Closed MinGiSa closed 1 month ago
LinearAttention2 with the reduced form of Q(KV) can not support attn_drop because there is no explict attention map. Attn_drop drops the elements of attention map QK, which is avaliable in LinearAttention in (QK)V form. In addition, I think attn_drop is not really needed in linear attention that already do not focus.
We do not reconstruct attention maps (QK in Attention modules); we reconstruct features. The idea of loose reconstruction is not about what is input to the decoder. It is about the reconstruction subject (decoder features) and object (encoder features). Instead of let each decoder layer to reconstruct each encoder layer as convention, we proposed to average the decoder layers to reconstruct the average of encoder layers.
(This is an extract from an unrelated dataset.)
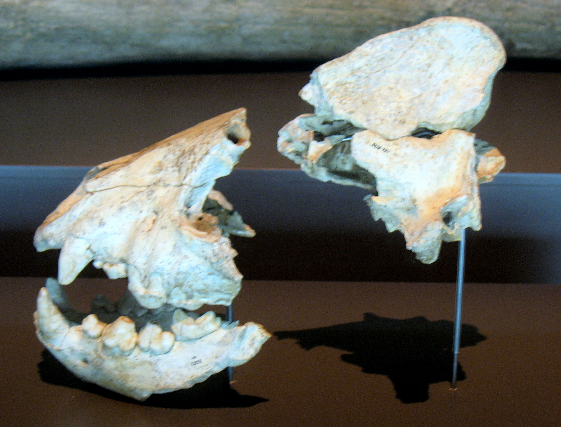 Cráneo de Crocuta crocuta del Pleistoceno Superior (Cueva del Camino, Pinilla del Valle, Madrid, España). Ejemplar en el Museo Arqueológico Regional de la Comunidad de Madrid (Alcalá de Henares)
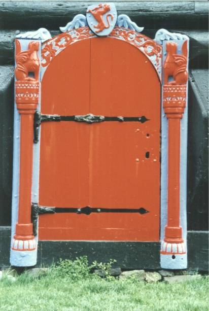 Døren ved Kongsgården i Kirkjubøur
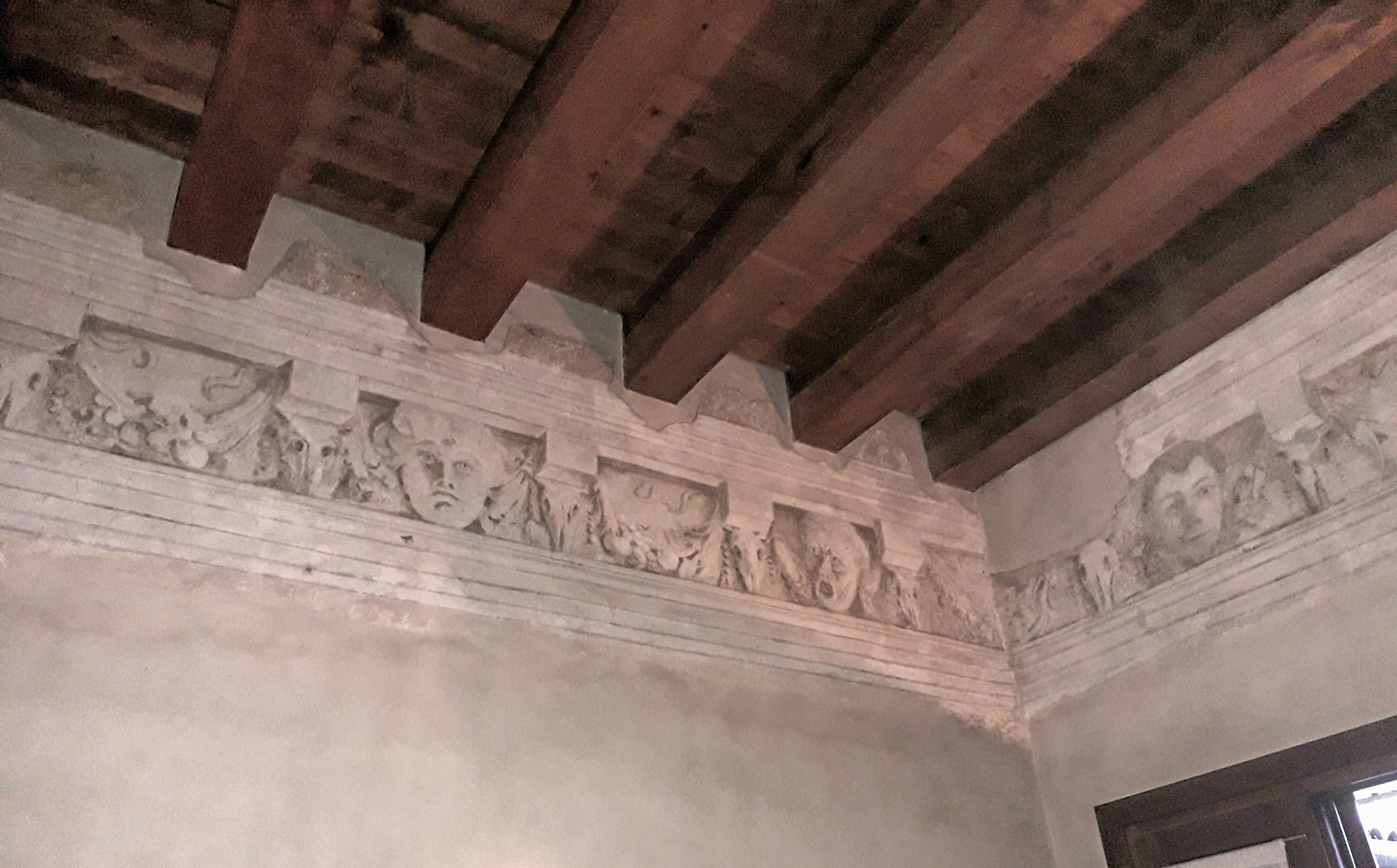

And there is no fuse layer (the .fuse fuction in the code is simply average).
E.g., Previous reconstruction paradigm: D_1==>E_1 D_2==>E_2 D_3==>E_3 D_4==>E_4
Ours: (D_1+D_2+D_3+D_4) ==> (E_1+E_2+E_3+E_4)
Can you explain why self.attn_drop is not used in Linear Attention2? Also, could you simplify the concept of loose reconstruction? I understand it as using a fuse layer to combine low-level and high-level attention maps to reconstruct the attention map in a non-local manner. but I don't fully grasp the concept.